While this deficit might appear appalling at first, let’s examine this a bit closer.

Federal Reserve Stimulus

There are a lot of “relationships” in the financial field – one of these relationships is that between the Federal Reserve and the stock market.

Do you find it odd how the Federal Reserve’s balance sheet increases in conjunction with the stock market rising?

As the Federal Reserve prints more money, those holding bonds sell these somewhat safe positions to the Treasury – using the same cash printed by the Federal Reserve. They then take their proceeds and invest in riskier assets – the stock market – which causes the rise.

In other words, the economy is certainly not in good shape, but you can see from the above how the economy and the stock market are not the same thing.
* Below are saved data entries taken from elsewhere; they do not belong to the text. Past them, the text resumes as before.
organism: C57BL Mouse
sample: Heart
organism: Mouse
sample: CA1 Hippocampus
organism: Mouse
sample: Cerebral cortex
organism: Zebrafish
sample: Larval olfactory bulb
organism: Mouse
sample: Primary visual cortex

Here’s another breakdown of the above:

On February 17, the stock market was declining. The Federal Reserve’s balance sheet showed $4.17 trillion. By March 23, as the stock market was tanking, the Reserve’s balance sheet rose to $5.25 trillion.

June 8 saw a peak of $7.17 trillion and by the end of the month a slip to $7.10 trillion. This illustrates the correlation that drove the market higher.
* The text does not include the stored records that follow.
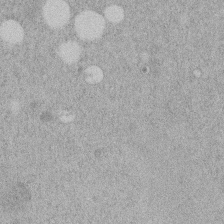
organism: C. elegans
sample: C. elegans embryo early stage
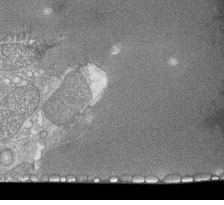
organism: Tetrahymena
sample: Cilia in tetrahymena
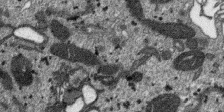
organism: Human
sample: Lung epithelial cells infected with SARS-CoV-2
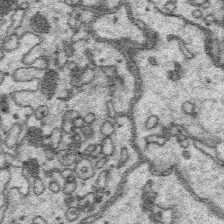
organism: Platynereis dumerilii
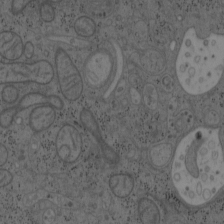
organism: Mouse
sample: OT-I killer T cells with ID8 ovarian cancer cells
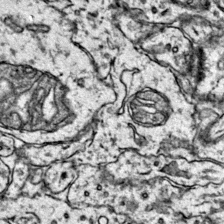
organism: Mouse
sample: Primary visual cortex
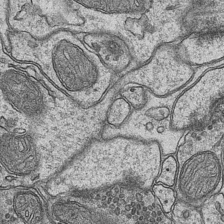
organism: Mouse
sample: CA1 Hippocampus
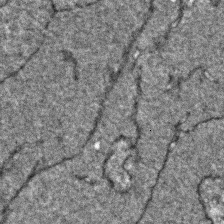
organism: Zebrafish
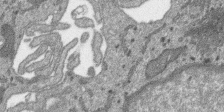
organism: Human
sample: Lung epithelial cells infected with SARS-CoV-2
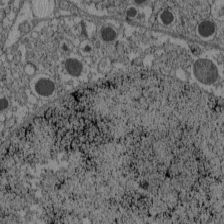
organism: C57BL Mouse
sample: Pancreatic islet
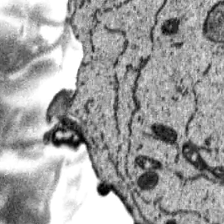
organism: Human
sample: HeLa cells

Why Is the Stock Market So High In a Bad Economy?

The economy paints a picture of the present, or current, financial situation, while the market illustrates the future.

According to the market, the future might not be so bleak as the economy would have you believe. Or at least it makes the future look just good enough that owning a few stocks appears more justified than owning other types of assets, such as real estate, bonds, or even cash.

This is the key to understanding how the markets and the economy are not the same thing but how they are indeed related.

The market will rise well before the recession is finished. Also, keep in mind – a recession is the period of time in which the economy declines. Even when an economy is still low, a recession can be considered over if the economy begins to grow again.